Chapter 8 addresses the administration of security. It begins with security planning and the particularly important role played by risk analysis. The chapter also explains physical security mechanisms that can be used to protect computing systems against human attacks or natural disasters. It explains why security policy is essential to security planning, illustrating the concepts with several examples from actual organizational policy documents. The chapter concludes with a discussion of disaster recovery: how to deal with the failure of other controls.
Chapter 9 looks at the economics of cybersecurity. In any organization, security is just one of many competing needs. Security will never be the "long pole in the tent," getting a disproportionately large share of resources; too often, unfortunately, it ends up being the short pole, suffering from inattention. In Chapter 9 we describe the economic case for cybersecurity: how to justify spending on security (which often means not spending on facilities or benefits or marketing) and how to demonstrate that investing in security has paid off.
In Chapter 10 we consider privacy, which is a different part of the human side of computer security. As more data are collected about more people, two concerns arise: First, who owns or controls personal data, and what are acceptable uses of that data, and second, how are personal data protected against loss or inappropriate disclosure? As data collection and analysis systems grow and new ones are developed, now is the right time to ensure that appropriate security controls protect these valuable kinds of data.
Chapter 11 considers the use of law and ethics to control malicious behavior. Although computer law is a relatively new field, it is evolving rapidly and is an important tool in the defense of computing systems. We look at how ethical systems may address some situations where the law is ineffective, inappropriate, or inadequately defined.
Chapter 12 builds on the simple encryption methods and terminology presented in Chapter 2. It progresses from theoretical encryption algorithms to current standard practices in the field. We study what makes a cryptosystem secure enough for commercial use; for protecting government data; or for securing your own private, personal information.

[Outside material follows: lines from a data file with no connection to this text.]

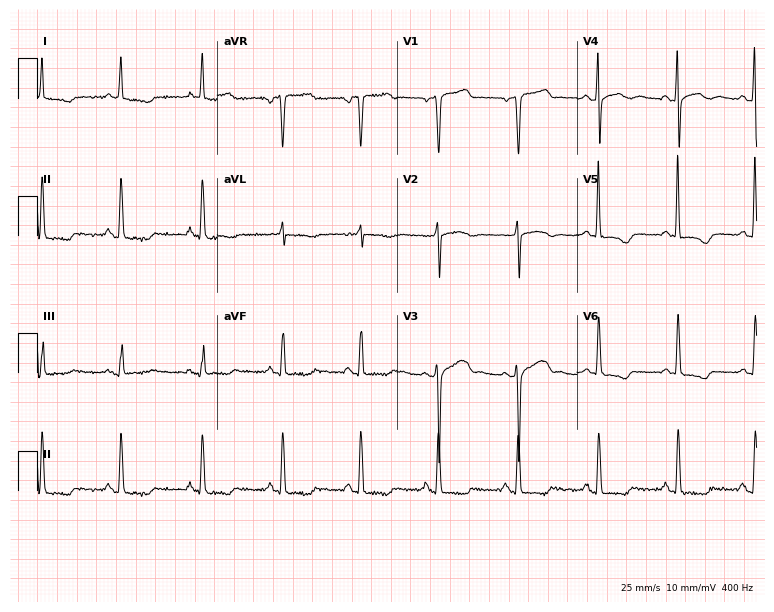
Electrocardiogram (7.3-second recording at 400 Hz), a woman, 75 years old. Of the six screened findings (first-degree AV block, right bundle branch block (RBBB), left bundle branch block (LBBB), sinus bradycardia, atrial fibrillation (AF), sinus tachycardia), none is recorded. Only these six findings were labelled.
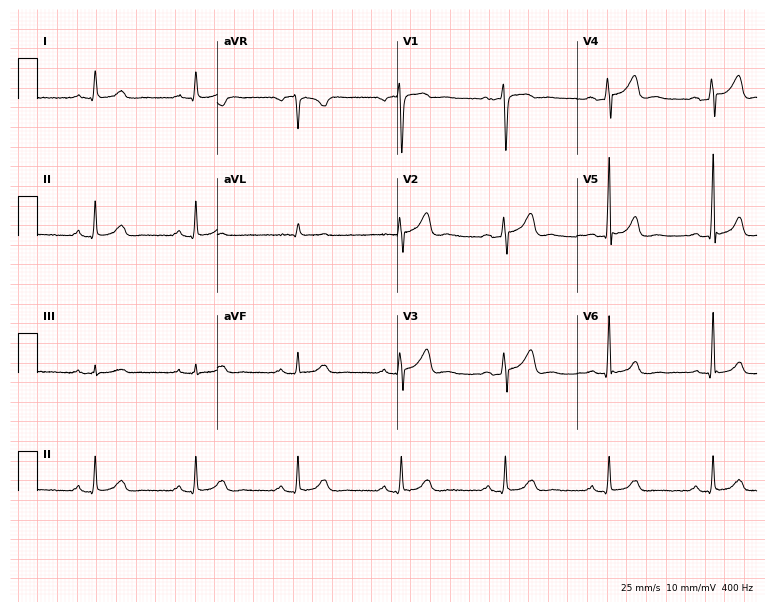
Electrocardiogram, a 62-year-old male patient. Of the six screened findings (first-degree AV block, right bundle branch block (RBBB), left bundle branch block (LBBB), sinus bradycardia, atrial fibrillation (AF), sinus tachycardia), none is recorded.
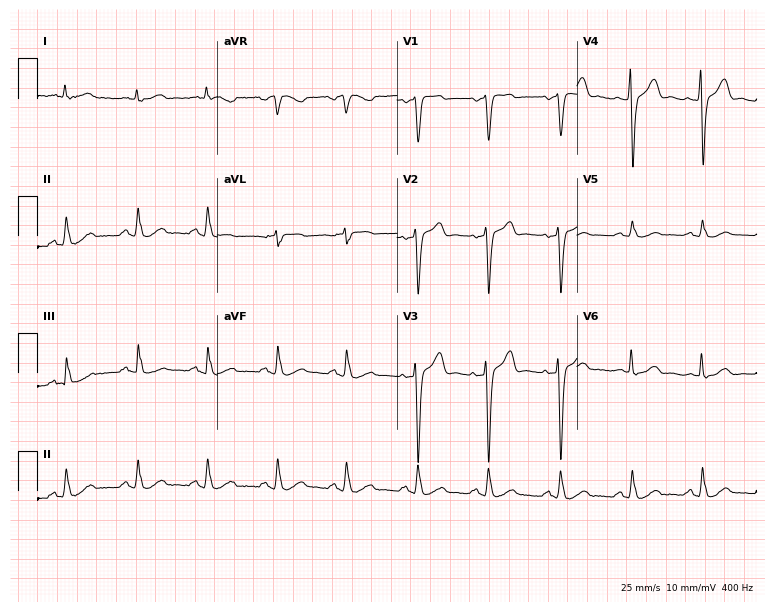
12-lead ECG (7.3-second recording at 400 Hz) from a male patient, 65 years old. Screened for six findings — first-degree AV block, right bundle branch block, left bundle branch block, sinus bradycardia, atrial fibrillation, sinus tachycardia — none is recorded. Findings outside these six are not listed.
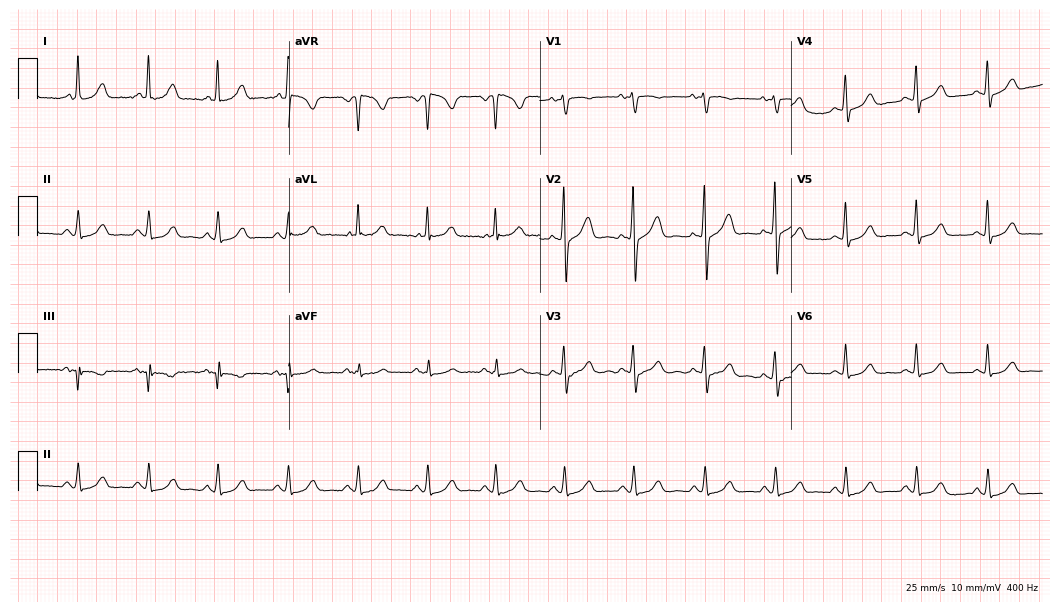
12-lead ECG from a woman, 66 years old (10.2-second recording at 400 Hz). Recorded interpretation: within normal limits.
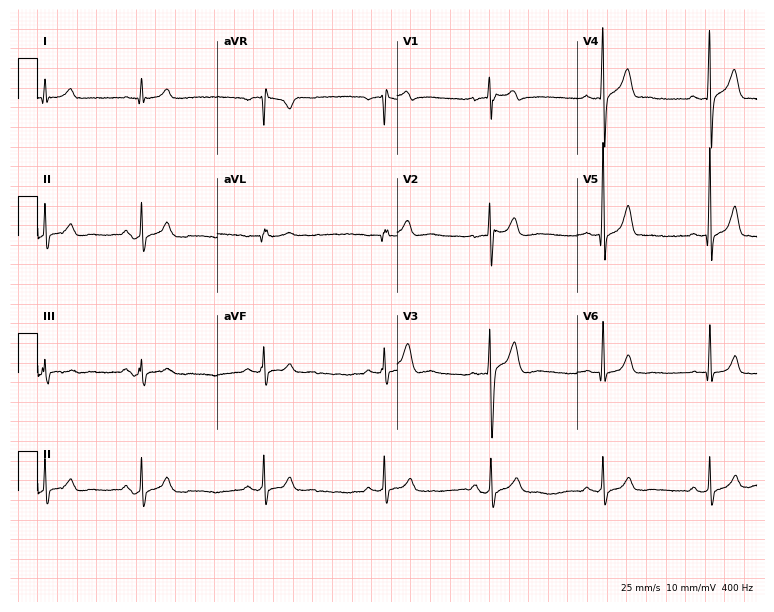
12-lead ECG (7.3-second recording at 400 Hz) from a 20-year-old man. Labelled as a normal ECG.
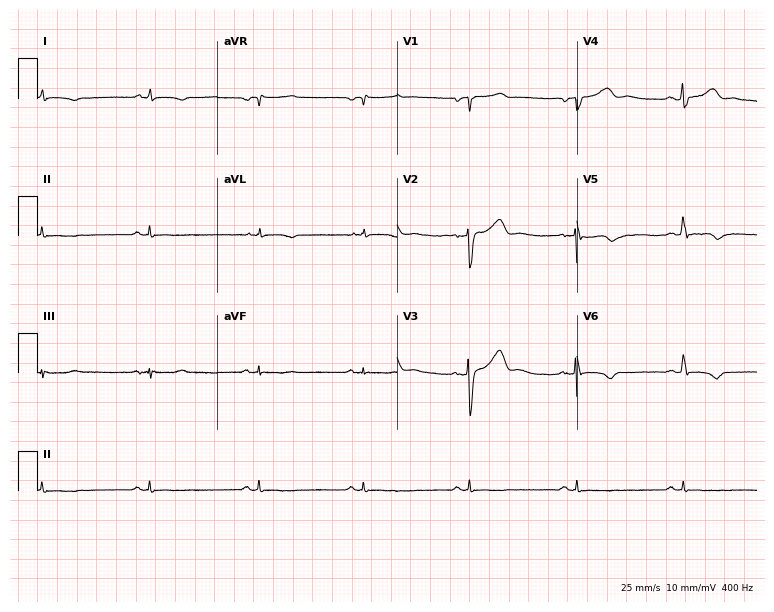
Electrocardiogram, a male patient, 54 years old. Of the six screened findings (first-degree AV block, right bundle branch block, left bundle branch block, sinus bradycardia, atrial fibrillation, sinus tachycardia), none is recorded.
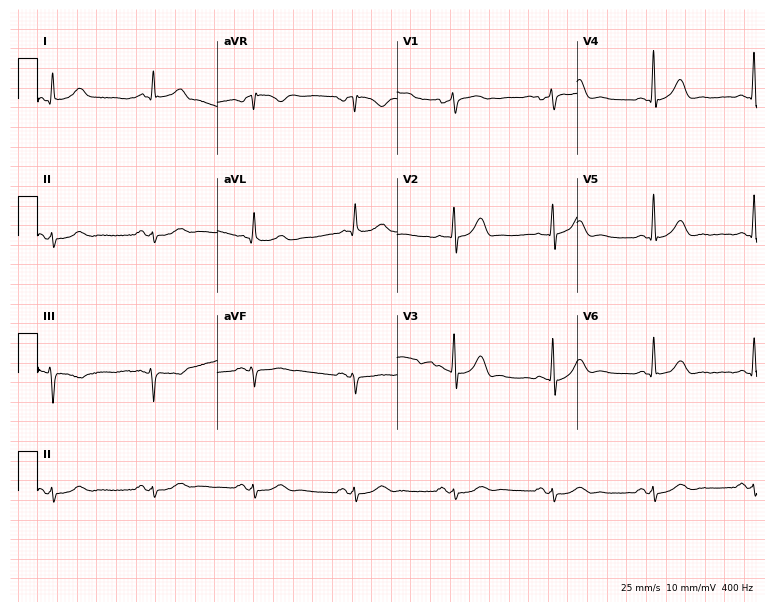
Resting 12-lead electrocardiogram. Patient: a man, 72 years old. None of these six findings is recorded: first-degree AV block, right bundle branch block, left bundle branch block, sinus bradycardia, atrial fibrillation, sinus tachycardia.
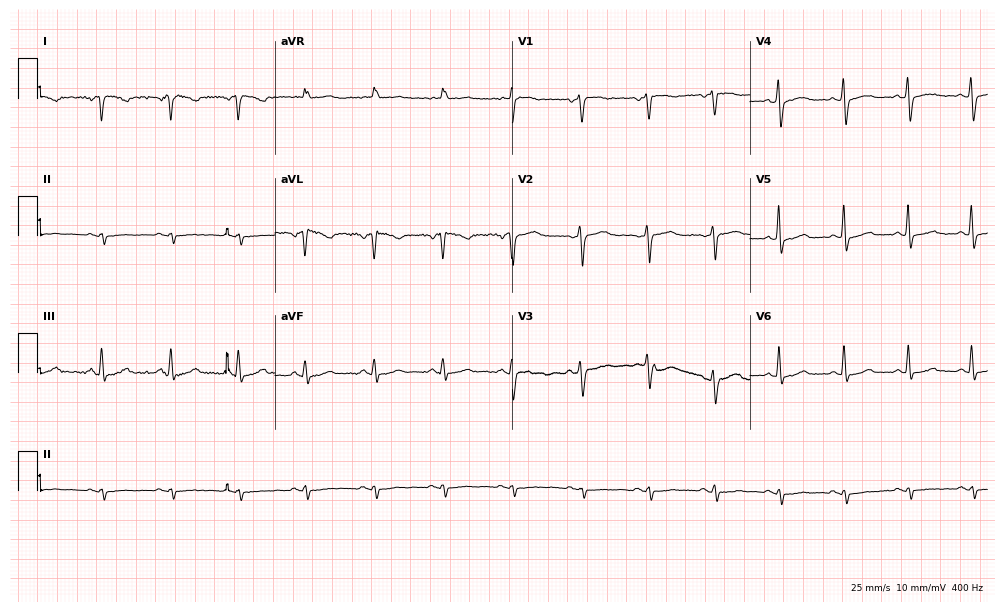
Electrocardiogram, a 53-year-old female. Of the six screened findings (first-degree AV block, right bundle branch block (RBBB), left bundle branch block (LBBB), sinus bradycardia, atrial fibrillation (AF), sinus tachycardia), none is recorded.
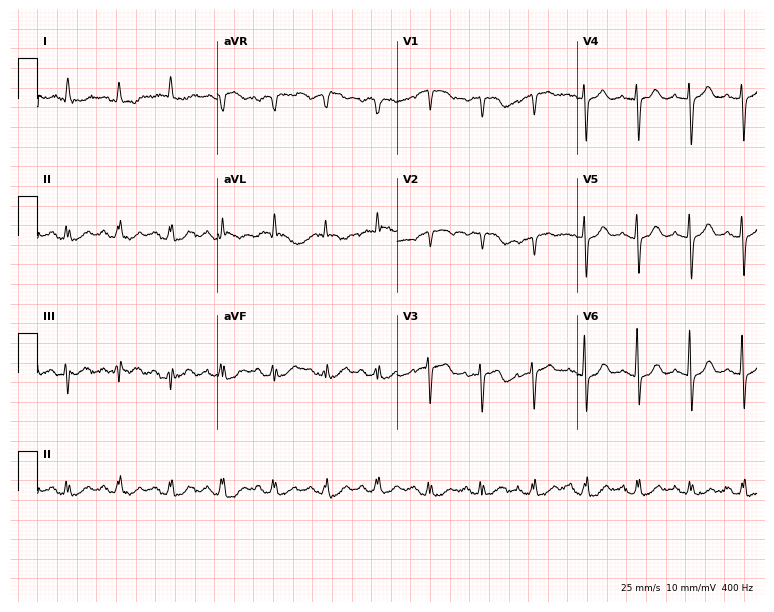
12-lead ECG from a 74-year-old female (7.3-second recording at 400 Hz). Shows sinus tachycardia (a sinus rate of 100 beats per minute or more).
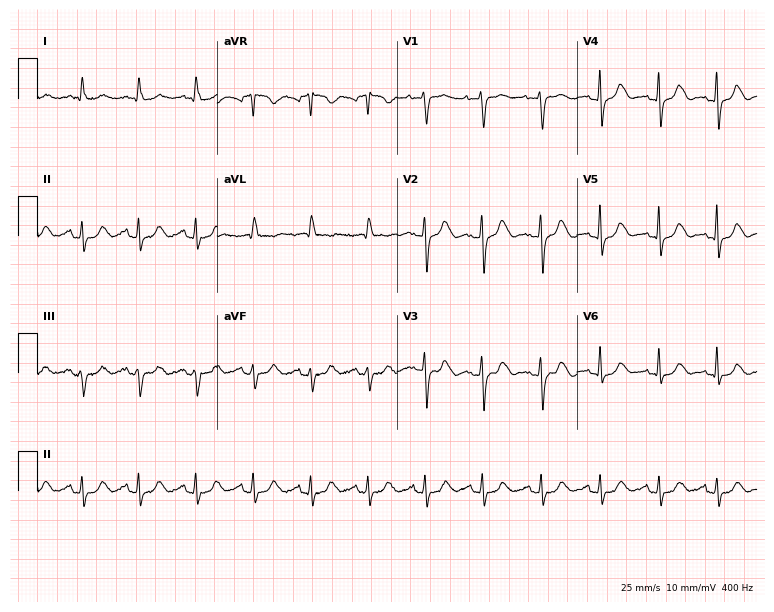
Standard 12-lead ECG recorded from a woman, 83 years old. None of these six findings is recorded: first-degree AV block, right bundle branch block, left bundle branch block, sinus bradycardia, atrial fibrillation, sinus tachycardia. Findings outside these six are not listed.
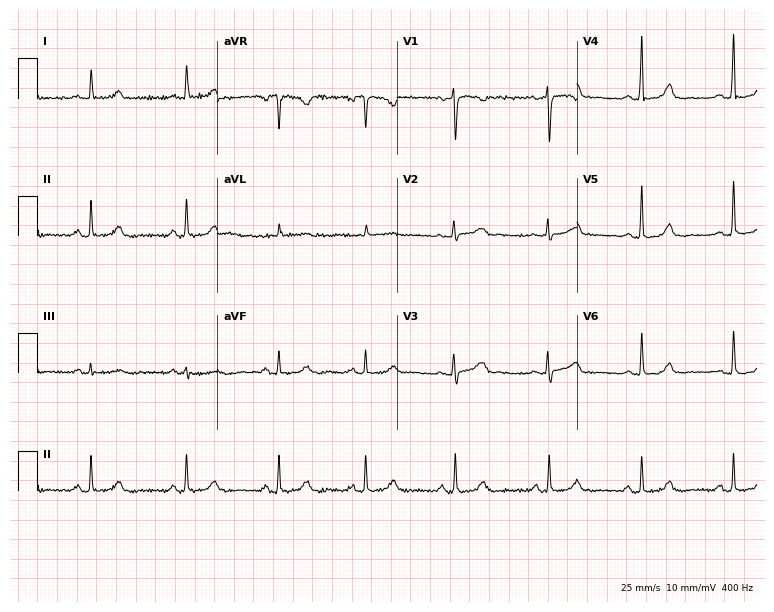
12-lead ECG from a female patient, 40 years old. Recorded interpretation: within normal limits.
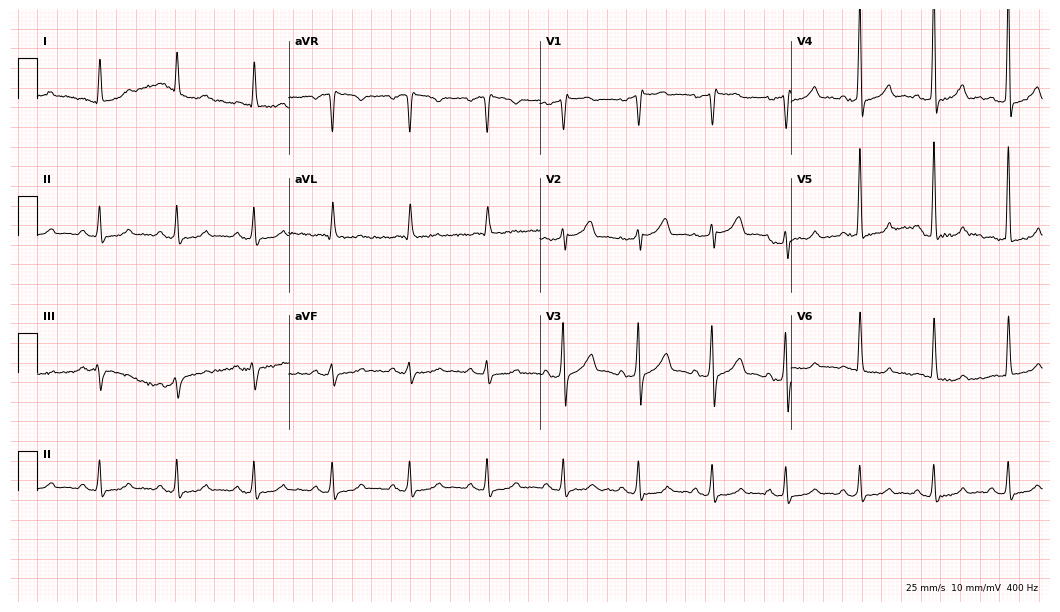
Electrocardiogram (10.2-second recording at 400 Hz), an 83-year-old male. Of the six screened findings (first-degree AV block, right bundle branch block (RBBB), left bundle branch block (LBBB), sinus bradycardia, atrial fibrillation (AF), sinus tachycardia), none is recorded. Other findings, if any, are not listed.

Throughout the book, we raise issues related to the important problems in computer security today. When the solution is known, we describe it or at least give you pointers to a fuller description of the solution. At the same time, we discuss work in progress so that you can watch the media and the literature for significant achievements in improving computer security.
It is important to remember that computer security is a relatively new field that is gaining prominence as computing itself becomes pervasive. The speed of new development in computing far outpaces capabilities in computer security. It sometimes seems as if each advance in computing brings with it new security problems. In a sense, this is true. However, there is reason to be optimistic. The fundamental work in security provides tools (such as encryption and operating system features) that form the basis of controls for these new problems as the problems arise. Part of the excitement of computer security is that there are always new challenges to address.